Key Opportunities In The Real Estate Market
- The French government is known for developing high-quality infrastructure projects, and one recently launched in July 2011 will be undertaken by Eiffage, who signed a public-private partnership for the future Brittany-Loire Valley high-speed rail line to connect the cities of Le Mans and Rennes, with rail infrastructure company Réseau Ferré de France. Construction Europe reports that the EUR3.3bn, 182km line is an extension of the line between Paris and Le Mans that was created in 1989. Construction is expected to take five years and Eiffage will maintain it for 25 years.
- The need for space continues, despite the slow industry. CBRE reports that there were a few speculative office space developments launched in the first half of 2011 which has added to current vacant space. However, the company sees this as not nearly enough to offset a shortage of new space in the near future. Developers are looking cautiously at the current environment and speculative developments have all but disappeared.
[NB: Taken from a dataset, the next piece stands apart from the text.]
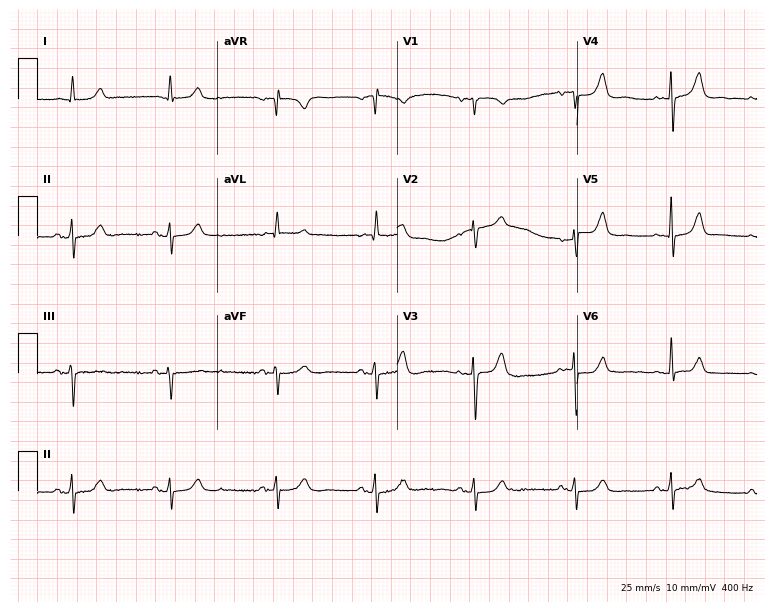
ECG — a female, 79 years old. Screened for six findings — first-degree AV block, right bundle branch block, left bundle branch block, sinus bradycardia, atrial fibrillation, sinus tachycardia — none is recorded. Other findings, if any, are not listed.
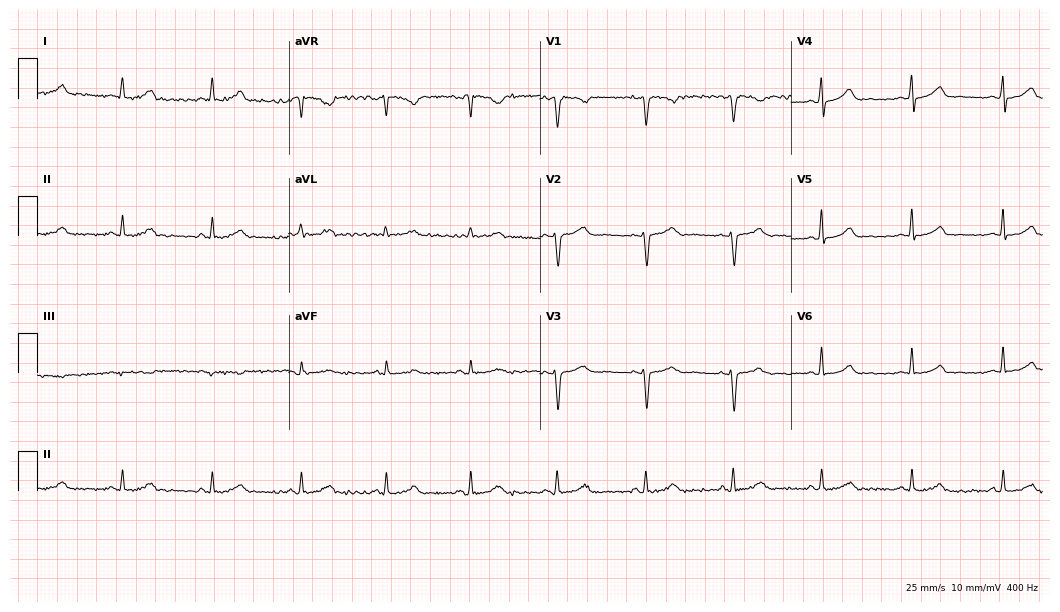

Key Risks To The Real Estate Market
- Colliers reports that there was just one main real estate transaction in Q111 and investment of EUR1.9bn in commercial property. This is a slight rise on Q110 but a huge drop from the EUR5.3bn invested in Q410. CBRE reported that although the first half of 2011 total investment reached EUR4.4bn, almost all of the activity was in the last few weeks of June.
- The lacklustre industry has meant that some landlords have withdrawn space in order to renovate it, and this has reduced supply.